Советские лидеры остро ощущали связь между политической властью и научным знанием. После 1917 года альянс между либеральными экспертами и большевиками основывался на общем уважении к научному государственному управлению, но не на общей идеологии и не на общих долгосрочных целях. Теперь, когда концептуальное завоевание было в основном завершено, партия решила приструнить учреждения и людей, занимавшихся производством знания. Партия намеревалась продемонстрировать, что не бывшие имперские эксперты, а она сама курирует процесс социалистического строительства и что дорогу в будущее прокладывает научный социализм, а не «либерально-буржуазные» общественные науки. Начав большую кампанию по перестройке научных и культурных учреждений, в которых доминировали бывшие имперские эксперты, партия сосредоточила внимание на Академии наук, которую объявила цитаделью контрреволюционной работы против советской власти[519]
.Партийная кампания против Академии наук началась весной 1928 года, когда Политбюро вмешалось в выборы, проводимые Общим собранием Академии[520]
, и ужесточилась летом 1929-го, когда по прямому приказу Политбюро Ленинградский областной комитет партии создал для проверки Академии и чистки ее от так называемых контрреволюционеров специальную государственную комиссию во главе с Юрием Фигатнером, высокопоставленным деятелем Наркомата Рабоче-крестьянской инспекции[521]. Ученые, критически относившиеся к советской политике, в рядах Академии имелись, но она ни в коей мере не была центром антисоветской деятельности. В 1920‐х годах ученые помогли большевикам сформировать секулярное государство, основанное на научном знании. Однако в 1929 году режим расширил свою дефиницию антисоветского образа мыслей, размыв «прежнюю границу между политической лояльностью и идеологической солидарностью»[522]. Он стал утверждать, что все научное знание должно соответствовать (или хотя бы не противоречить) постулатам «научной социалистической мысли»[523].Партия назначила в комиссию Фигатнера несколько видных академиков, чтобы облегчить проверку Академии и ее кадров. Одним из этих академиков был Ольденбург, непременный секретарь Академии наук и глава КИПС. В 1917 году Ольденбург и Владимир Ленин сформировали альянс между учеными и большевиками: Академия обеспечивала режим экспертным знанием, а за это пользовалась финансированием, защитой и немалой степенью научной свободы. Этот альянс никогда не был особенно прочным. Теперь, когда партия завершила фактическое и концептуальное завоевание своей территории, она резко поменяла условия сделки, потребовав, чтобы Академия стала «марксистско-ленинским учреждением». Ольденбург вначале сотрудничал с комиссией Фигатнера, помогая проверять академиков. Он защищал перед коллегами новую партийную линию и пытался убедить их, что компромисс с партией необходим[524]

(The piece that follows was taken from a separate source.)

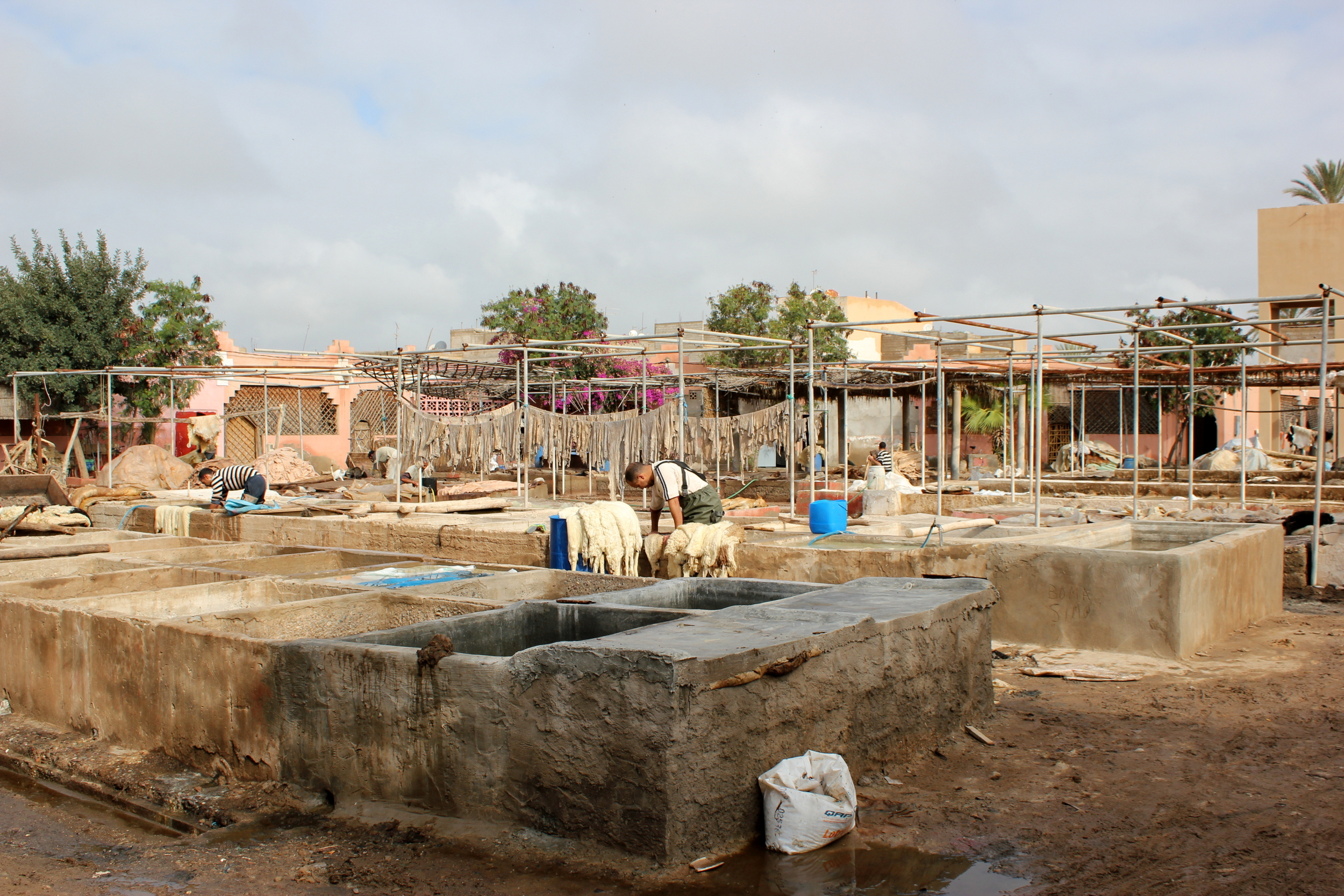 Gerberei in Taroudannt, Marokko.
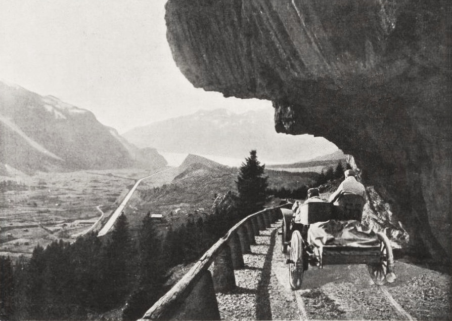 Gras sur de Dietrich dans l'Arlberg (Paris-Vienne 1902) - Le Sport universel illustré du 6 juillet 1902, p.427

. Но вскоре партия обратилась против самого Ольденбурга: в октябре 1929 года его обвинили в создании «препятствий реконструкции Академии наук». Ольденбург был смещен с должности непременного секретаря и освобожден от административных обязанностей. Тем не менее, в отличие от своих коллег, он сохранил звание академика и не был арестован[525].В ходе проверки комиссия Фигатнера учредила также ряд меньших комиссий для проверки и перестройки учреждений внутри Академии наук. Осенью 1929 года она создала Комиссию по реорганизации КИПС и Музея антропологии и этнографии (МАЭ), в которую вошли местные партийные и государственные представители, а также московские и ленинградские этнографы, в том числе Владимир Богораз. Комиссия подвергла КИПС и МАЭ «социалистической критике»[526]
. Некоторым этнографам она поставила в упрек проявления «великодержавного [русского] шовинизма», а другим – взращивание «местного национализма»[527]. Руденко получил выговор и за то, и за другое. Комиссия также раскритиковала организационную структуру КИПС, утверждая, что «каждый отдел объявил себя самостоятельной республикой со своим президентом» и «стал работать так, как ему нравилось, никакого общего плана, никакого стержня, никакой увязки с работой всей Комиссии в целом не было»[528]. (Здесь «ошибки КИПС» прочитывались как метафора ошибок Советского многонационального государства. Первый пятилетний план должен был, по замыслу, покончить с децентрализацией Союза, но критики указывали, что этого не происходит.) Московские газеты освещали и углубляли атаку на КИПС, публикуя статьи, где комиссия описывалась как «замкнутый круг» старорежимных экспертов – врагов прогресса[529]. В то же время представители молодого поколения экспертов (этнографы и другие специалисты) из Ленинграда и Москвы – каждый из которых хотя бы немного изучил марксистско-ленинскую теорию – организовывали конференции и выпускали статьи, где ставили под вопрос будущее этнографии с более общей точки зрения. Они спрашивали: следует ли объявить этнографию вне закона как «буржуазную науку» или можно создать марксистскую этнографию?[530]